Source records
::::
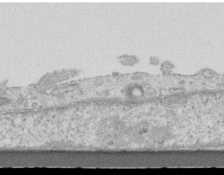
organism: Mouse
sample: Centriole in ependymal cells
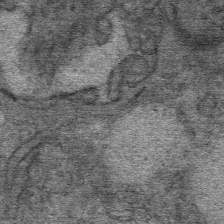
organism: Mouse
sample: Mouse Salivary gland
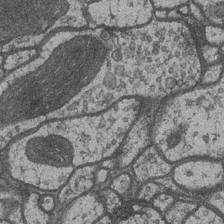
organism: Drosophila
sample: Optic medulla
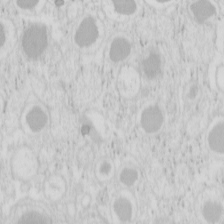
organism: Mouse
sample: Pancreas
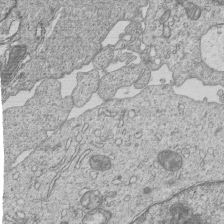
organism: Human
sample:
::::
■ Your assignment ■
No picture is to appear in the copy; every entry above is otherwise to be printed verbatim.

■ Answer space ■
organism: Mouse
sample: Centriole in ependymal cells
organism: Mouse
sample: Mouse Salivary gland
organism: Drosophila
sample: Optic medulla
organism: Mouse
sample: Pancreas
organism: Human
sample:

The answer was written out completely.